Вертинский превратил моду в поэзию. Часть 1

Часть II

21 марта исполнилось 115 лет со дня рождения Александра Вертинского. Меня коробит, когда его называют "эстрадным исполнителем" или "шансонье". Я приемлю только "поэт". Поэт, который исполнял свои стихи. Даже не "бард", потому что "бард" - это другое поколение и другая среда.

Его тексты заставляют нас смеяться и плакать, и думать: "Почему не я это написал, и получится ли: так просто и так здорово". Белогвардейский генерал Слащов говорил о его стихах: «Господа, мы все знаем и чувствуем это, только не умеем сказать. А он умеет». Записей осталось немного, и порой потрясают именно те стихи, которые можно только прочитать, а не услышать.

Так вот, когда читаешь Вертинского, все время попадаются упоминания одежды, духов, аксессуаров. Эти маленькие детали, проскальзывают мимо при первом прочтении и тем более, когда играет CD или кассета. Подумаешь, "платье Maison Lavalette" - для рифмы, наверное, поставил. Но они расставлены так часто! Они повторяются. Они дополняют друг друга. Они меняют смысл песен и связывают их между собой. Эти "фишки" - смальта в мозаике, а не хаос пятен.

Я даже не буду писать о "Злых духАх" (1925). У самого большого фаната парфюмерии среди поэтов Бодлера не найти гимна действительно существующим духам, а не какому-то абстрактному запаху. Воспетые Вертинским Nuit de Noel от Caron, выпускаются до сих пор…

Возьмем "Ваши пальцы" (1916):

Ваши пальцы пахнут ладаном,
А в ресницах спит печаль
Ничего теперь не надо нам,
никого теперь не жаль.

Обычно считают, что пальцы пахнут ладаном оттого, что женщина умерла, и на нее кадят во время отпевания. Но вот другое толкование: ладаном пахли ее любимые духи.

Свет проливает "О шести зеркалах" того же года:

У меня есть мышонок. Приятель негаданный,
В моей комнате, очень похожей на склеп,
Он шатается, пьяный от шипра и ладана,
И от скуки грызет мои ленты и креп.

Мы можем предположить, что шипр - это запах одеколона героя, а ладан - духов женщины, которая к нему ходит. Тем более, что похожая тема возникает в "Псе Дугласе" (1917):

В нашу комнату Вы часто приходили,
Где нас двое: я и пес Дуглас,
и кого-то из двоих любили,
Только я не знал, кого из нас

Nuit de Noel. Старинный флаконДальше про Дугласа: "Он любил духи и грыз перчатки". Годом раньше мышонок грыз ленты. В "Шести зеркалах" герой умирает из-за "маленькой, злой, ограниченной женщины". В "Дугласе" женщина тоже злая, бесчувственная и любит только собаку, но умирает сама, как в "Пальцах". А в меланхоличной "Пей, моя девочка" (1917), герой обращается к пришедшей к нему и лежащей в кровати "девочке": "Наши сердца, как перчатки изношены". Такая вот загогулина...
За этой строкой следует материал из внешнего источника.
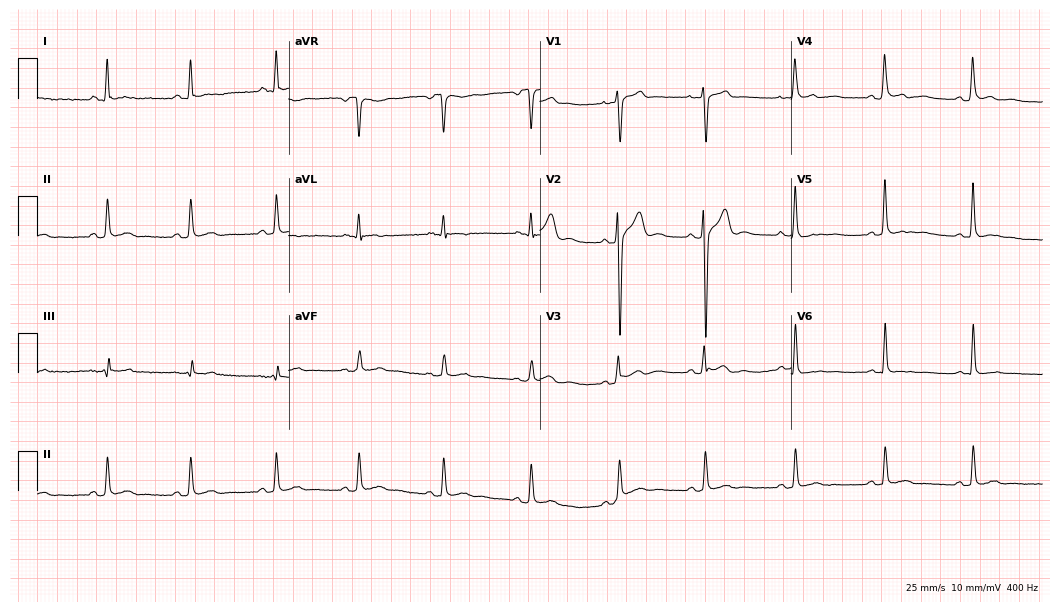
ECG — a 30-year-old man. Screened for six findings — first-degree AV block, right bundle branch block, left bundle branch block, sinus bradycardia, atrial fibrillation, sinus tachycardia — none is recorded.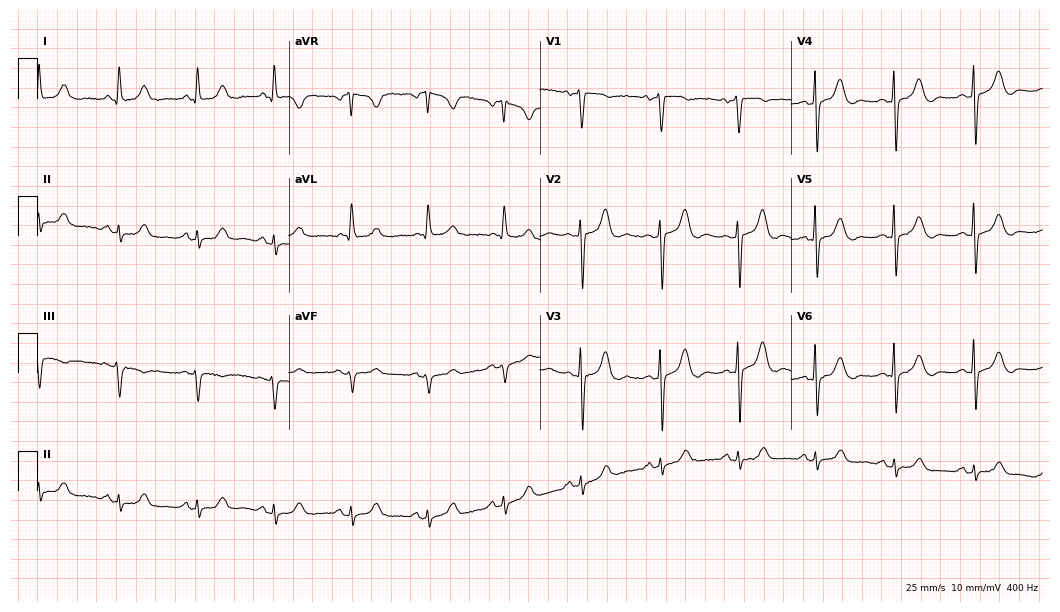
Electrocardiogram (10.2-second recording at 400 Hz), a 72-year-old female. Of the six screened findings (first-degree AV block, right bundle branch block (RBBB), left bundle branch block (LBBB), sinus bradycardia, atrial fibrillation (AF), sinus tachycardia), none is recorded. Only these six findings were labelled.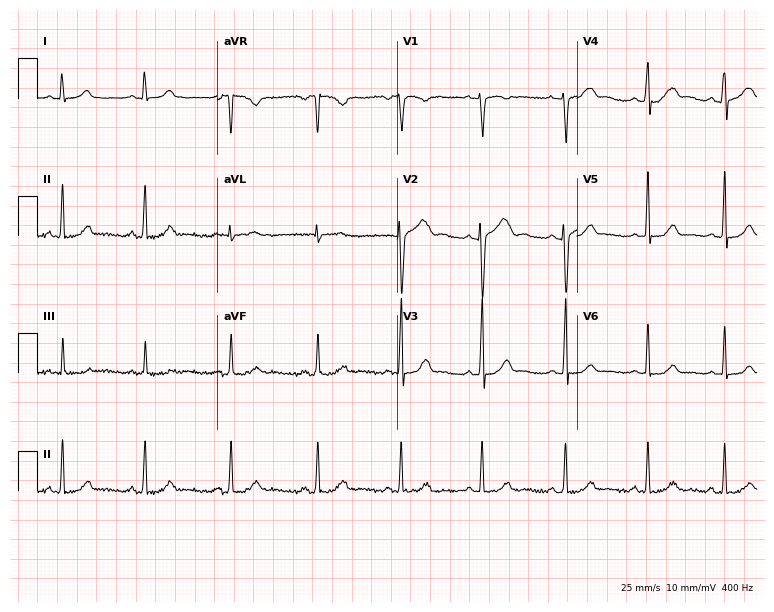
Resting 12-lead electrocardiogram (7.3-second recording at 400 Hz). Patient: a 22-year-old female. Read as a normal ECG.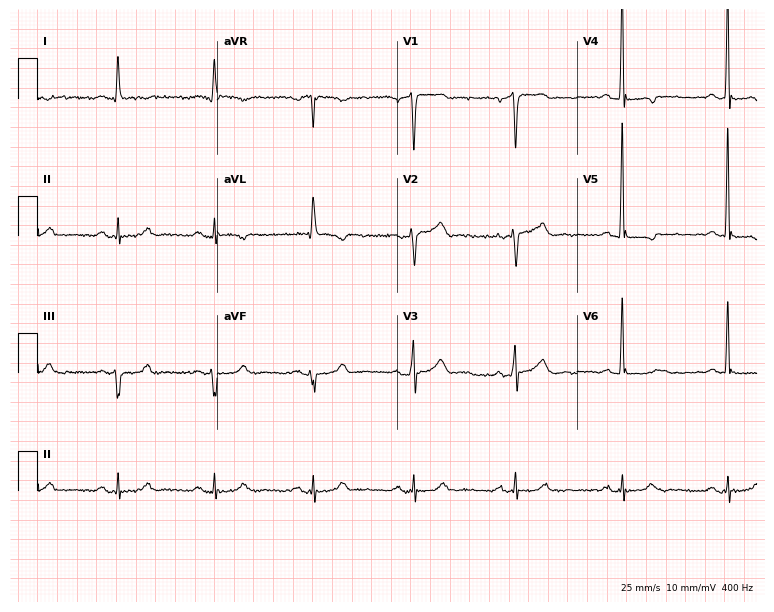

Зато в 1934 году ("О моей собаке") все переворачивается. Герой Вертинского уже не "умирает в шести зеркалах". Он стал ироничнее и суше и обращается к своему песику: "Вы не любите женщин, а я обожаю. Вы любите запахи - а я нет".

"Лилового негра" (1916) знают все. Хотя бы потому, что его пел Жеглов в "Место встречи изменить нельзя". Как заканчивается песня? "И снится мне, в притонах Сан-Франциско лиловый негр Вам подает манто". В общем, героиня легко себя ведет на Западном побережье. Не так все просто. Настораживает уже то, что негр "подает", а не "берет", то есть она выходит из притона. Куда? Баллада о седой госпоже (1922): "Это смерть подает манто. Это смерть Вас зовет в ничто".

Бесов в русской традиции называли "муринами" (маврами) или "ефиопами". Углубляться в символизм и выводить, что лиловый негр - это бес, который уводит героиню в ад, слишком мудрено. Вертинский - все же не Брюсов и не Белый. Хотя, кто знает, у него много православных цитат. Но, все таки, от истории авантюристки мы идем к чему-то более сложному, непонятному и захватывающему.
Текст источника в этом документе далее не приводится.